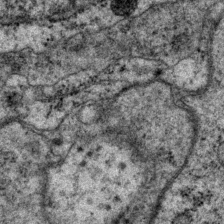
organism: P. pacificus
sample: Pharynx
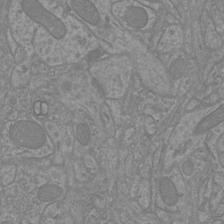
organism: Mouse
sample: Cortical neurons
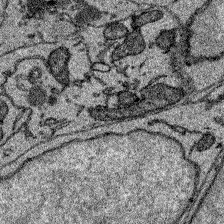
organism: Zebrafish
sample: Larval olfactory bulb
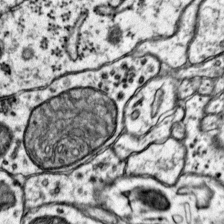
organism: Mouse
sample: Primary visual cortex
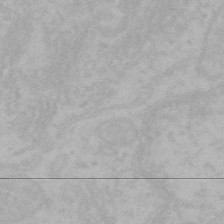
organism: Mouse
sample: Choroid plexus
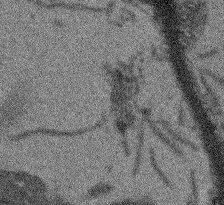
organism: Arabidopsis thaliana
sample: Root tip
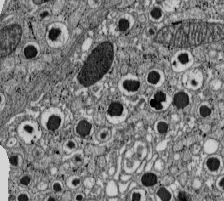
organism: C57BL Mouse
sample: Pancreatic islet
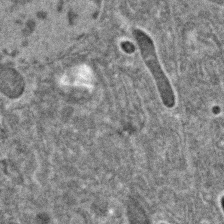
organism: C. elegans
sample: C. elegans embryo
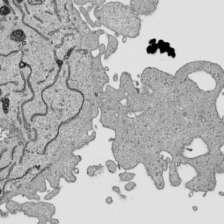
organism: Human
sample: Mitochondria in HCT116 cells
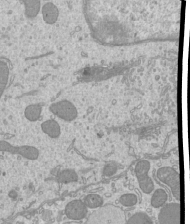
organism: Mouse
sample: Cilia; mouse epididymis
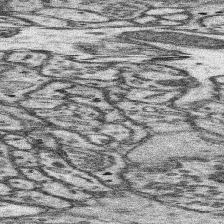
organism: Mouse
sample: Somatosensory cortex neuropil
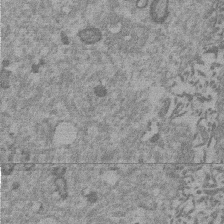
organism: Mouse
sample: Dividing mouse embryo 1 cell stage
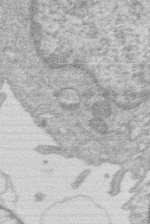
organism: Human
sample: Macrophage cells
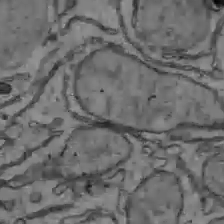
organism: C57BL Mouse
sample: Liver
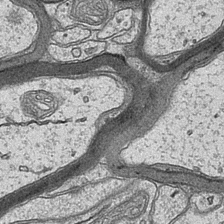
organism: Mouse
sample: CA1 Hippocampus
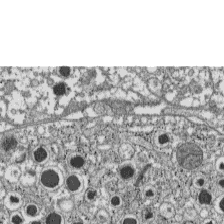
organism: C57BL Mouse
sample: Pancreatic islet
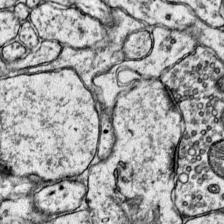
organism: Mouse
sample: Primary visual cortex
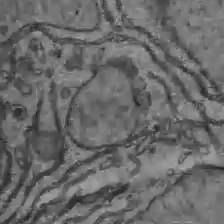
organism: C57BL Mouse
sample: Liver
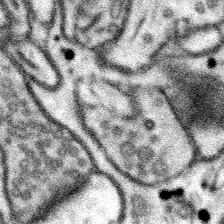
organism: Mouse
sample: Somatosensory cortex neuropil
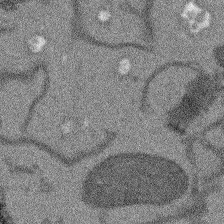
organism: Arabidopsis thaliana
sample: Root tip
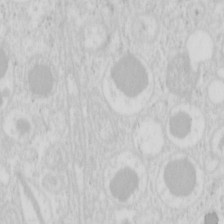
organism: Mouse
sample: Pancreas
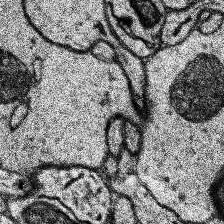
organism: Human
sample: Temporal Lobe
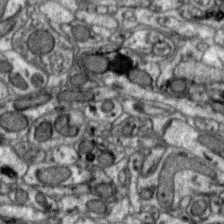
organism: Zebra finch
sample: Brain
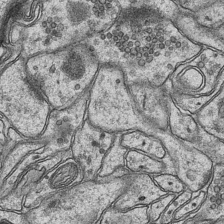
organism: Mouse
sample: CA1 Hippocampus
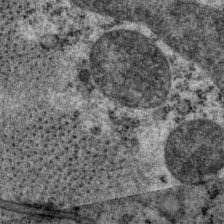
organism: P. pacificus
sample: Pharynx
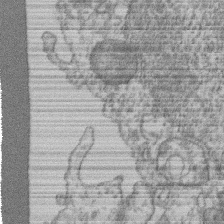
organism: Mouse
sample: T cell stromal cell synapse
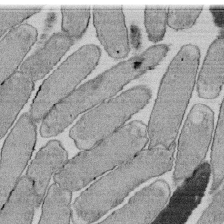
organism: E. coli
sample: Bacterial nucleoid
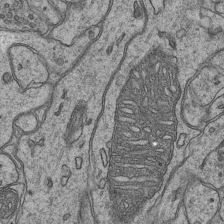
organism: Mouse
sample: CA1 Hippocampus
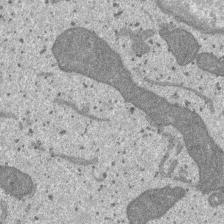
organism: Human
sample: Lung epithelial cells infected with SARS-CoV-2
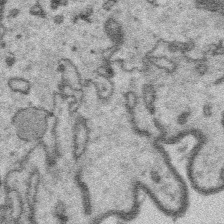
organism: Platynereis dumerilii
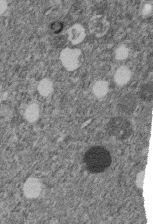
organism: C. elegans
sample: C. elegans embryo early stage
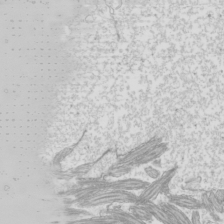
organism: Mouse
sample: Cilia; mouse epididymis
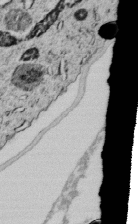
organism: C. elegans
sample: C. elegans embryo early stage
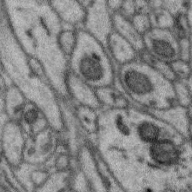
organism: Zebra finch
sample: Brain
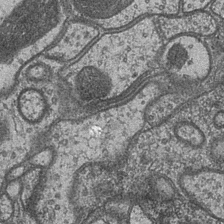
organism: Drosophila
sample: Optic medulla
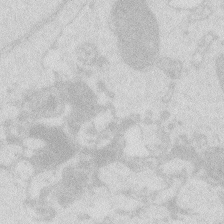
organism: Zebrafish
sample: Macrophage
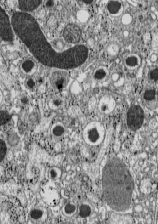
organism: C57BL Mouse
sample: Pancreatic islet
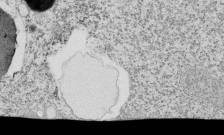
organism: Tetrahymena
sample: Cilia in tetrahymena
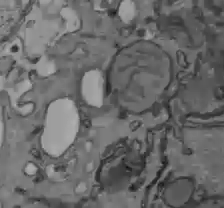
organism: C57BL Mouse
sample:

- **Exercise goal**:
Print every entry exactly; omit the pictures.

- **Answer for this exercise**:
organism: P. pacificus
sample: Pharynx
organism: Mouse
sample: Cortical neurons
organism: Zebrafish
sample: Larval olfactory bulb
organism: Mouse
sample: Primary visual cortex
organism: Mouse
sample: Choroid plexus
organism: Arabidopsis thaliana
sample: Root tip
organism: C57BL Mouse
sample: Pancreatic islet
organism: C. elegans
sample: C. elegans embryo
organism: Human
sample: Mitochondria in HCT116 cells
organism: Mouse
sample: Cilia; mouse epididymis
organism: Mouse
sample: Somatosensory cortex neuropil
organism: Mouse
sample: Dividing mouse embryo 1 cell stage
organism: Human
sample: Macrophage cells
organism: C57BL Mouse
sample: Liver
organism: Mouse
sample: CA1 Hippocampus
organism: C57BL Mouse
sample: Pancreatic islet
organism: Mouse
sample: Primary visual cortex
organism: C57BL Mouse
sample: Liver
organism: Mouse
sample: Somatosensory cortex neuropil
organism: Arabidopsis thaliana
sample: Root tip
organism: Mouse
sample: Pancreas
organism: Human
sample: Temporal Lobe
organism: Zebra finch
sample: Brain
organism: Mouse
sample: CA1 Hippocampus
organism: P. pacificus
sample: Pharynx
organism: Mouse
sample: T cell stromal cell synapse
organism: E. coli
sample: Bacterial nucleoid
organism: Mouse
sample: CA1 Hippocampus
organism: Human
sample: Lung epithelial cells infected with SARS-CoV-2
organism: Platynereis dumerilii
organism: C. elegans
sample: C. elegans embryo early stage
organism: Mouse
sample: Cilia; mouse epididymis
organism: C. elegans
sample: C. elegans embryo early stage
organism: Zebra finch
sample: Brain
organism: Drosophila
sample: Optic medulla
organism: Zebrafish
sample: Macrophage
organism: C57BL Mouse
sample: Pancreatic islet
organism: Tetrahymena
sample: Cilia in tetrahymena
organism: C57BL Mouse
sample:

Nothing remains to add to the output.